Ce que révèle le « Wouah génial »: leçon d’éthique et de confiance
La petite phrase n’a pas seulement nourri la polémique; elle a servi de repère durable. D’un côté, elle montre comment l’adrénaline peut biaiser la lecture d’une image. De l’autre, elle souligne la force de l’aveu et des excuses, lorsque l’on comprend la blessure provoquée. À l’échelle d’une rédaction, ce type d’incident conduit à repenser procédures et réflexes: hiérarchiser, sourcer, reformuler, et, surtout, se souvenir que chaque mot pèse.
Revoir cette trajectoire, c’est observer une mue professionnelle et intime. Les archives, régulièrement revisitées par l’INA et la presse spécialisée, forment aujourd’hui un corpus d’apprentissage précieux — des balises pour celles et ceux qui feront demain l’émission télé et raconteront, à leur tour, les jours où l’histoire s’écrit en direct.
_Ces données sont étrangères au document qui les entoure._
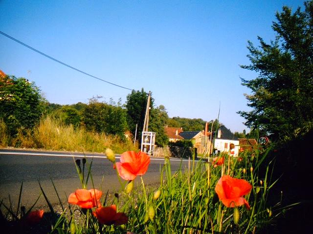 La N140 au Bourg
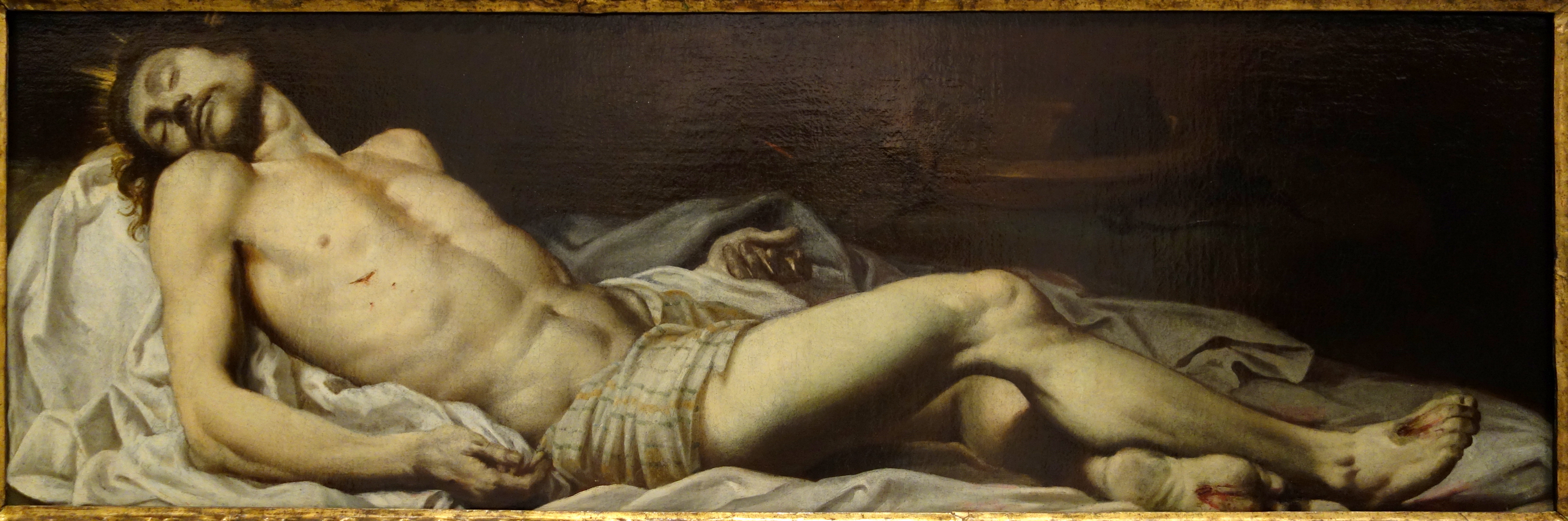 Cristo depostolabel QS:Lit,"Cristo deposto"

Journaliste spécialisée dans les questions sociétales et féminines, j’explore les dynamiques de genre et les évolutions culturelles impactant la condition des femmes. Mon parcours m’a conduite à collaborer avec divers médias engagés, où je m’efforce de donner une voix aux problématiques contemporaines et aux récits inspirants.